Андрей Михайлович Столяров

Взгляд со стороны

 

 

Текст предоставлен правообладателем http://www.litres.ru/pages/biblio_book/?art=137039

Аннотация

 

Что есть реальность? Все ли видят мир одинаково? И чей взгляд верен? И на чьей стороне окажется Система, если наступит момент выбирать?…

 

Андрей Столяров

ВЗГЛЯД СО СТОРОНЫ

 

Выстрел ударил рядом, за неровным кирпичным уступом, который загораживал человека, прячущегося в тени. Человек этот вздрогнул и мгновенно отпрянул. Но стреляли, по‑видимому, наугад. Пули он не услышал. Только на противоположном конце двора что‑то лопнуло, посыпались звякающее осколки, вероятно, попали в окно первого этажа, свет там погас, а к квадратам стекла прилипла непроницаемая чернота.

И сразу же за кирпичным выступом прошипели:

– Что ты делаешь? Ты с ума сошел?..

– Показалось, – ответил второй, гораздо более спокойный голос.

– Показалось, – раздраженно сказал первый. – Хобот велел взять живым. Если ты его хлопнешь, то Хобот тебя самого – хлопнет…

Невидимый собеседник еле сдерживался.

– Возьмем, возьмем, – так же спокойно ответил второй. – Не волнуйся, некуда ему деться. Ладно, пойдем, посмотрим. Ты – по правой стороне, а я – по левой…

Человек, который прятался в темноте, увидел, как из‑за выступа появилась жуткая, слепленная из мрака фигура, осторожно перебежала открытое пространство двора и, прижавшись к стене, снова исчезла во мраке.

Ему показалось, что в руке блеснул пистолет.

Значит, они вооружены, подумал он. Они вооружены, но убивать меня не собираются.

Это обнадеживало.

Впрочем, не особенно.

Он протиснулся мимо баков, крышки которых стояли торчком, и, обогнув громоздкий, пузатый буфет, выброшенный, наверное, еще в прошлом веке, очутился перед косым закутком, ограниченном дряблой фанерой и горой очень старых гвоздистых досок, облепленных штукатуркой. За досками начинался проход в соседний двор – такой же темный и неприветливый, с беспорядочно разбросанными по воздуху желтыми прямоугольниками окон. Света от них почти не было, и тем не менее в углу двора угадывалась черная впадина арки, ведущая на параллельную улицу.

Можно было рискнуть и перебраться туда. Но рисковать человек не хотел, и поэтому, всматриваясь до боли, стараясь не наступить ни на что, перелез через хаос досок, топорщащихся гвоздями, и, нащупав руками кирпич стены, присел за громадой буфета, так что фанерная туша совсем загородила его.

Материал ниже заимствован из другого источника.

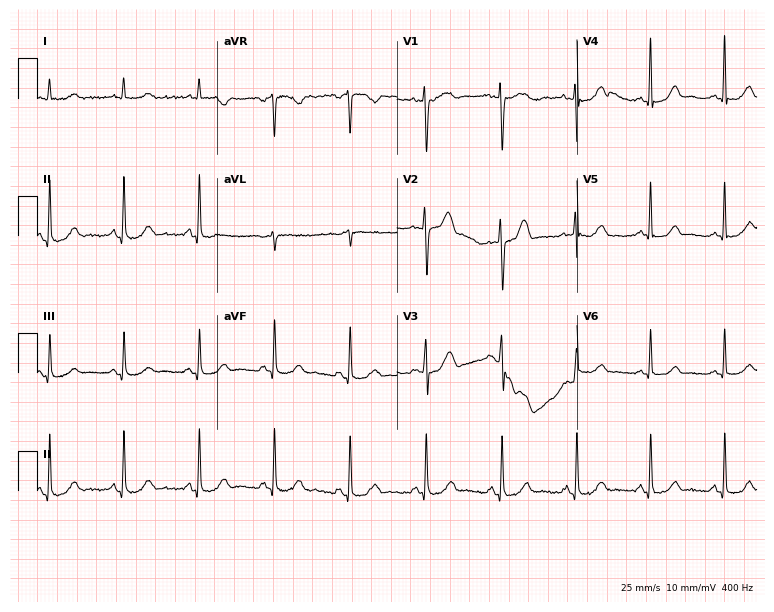
12-lead ECG from a 39-year-old woman (7.3-second recording at 400 Hz). Recorded interpretation: within normal limits.
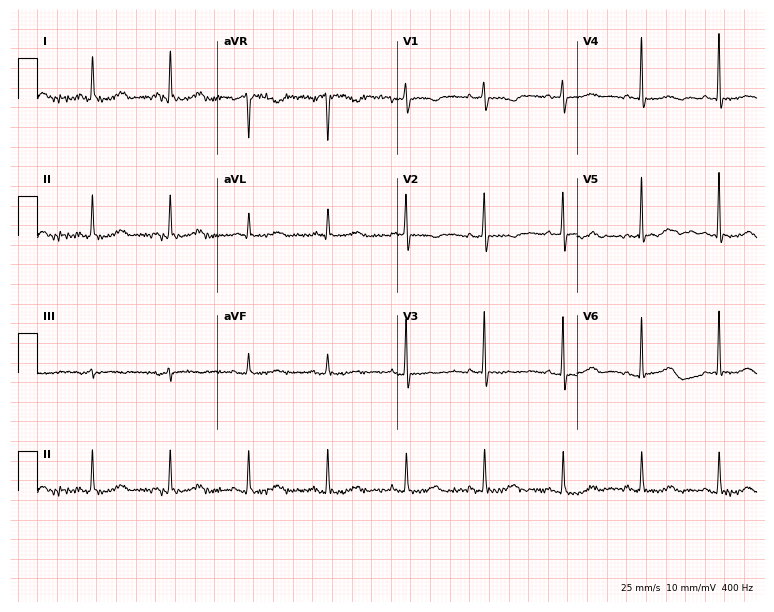
12-lead ECG from an 81-year-old female patient. Screened for six findings — first-degree AV block, right bundle branch block, left bundle branch block, sinus bradycardia, atrial fibrillation, sinus tachycardia — none is recorded.

Кажется, ему удалось уйти.

Кажется, удалось.

Он облегченно вздохнул. И тут же замер – потому что дыхание вырвалось, как у тифозно больного: сиплое, нечеловеческое, булькающее пленочными мокротами. Омерзительное было дыхание.

Его затрясло.

Боже мой, подумал он. Боже мой, почему именно я? В чем я виноват, и за что такое мучение? Я не хочу, не хочу! Сделай что‑нибудь, чтобы они от меня отвязались. Боже мой – если только ты существуешь…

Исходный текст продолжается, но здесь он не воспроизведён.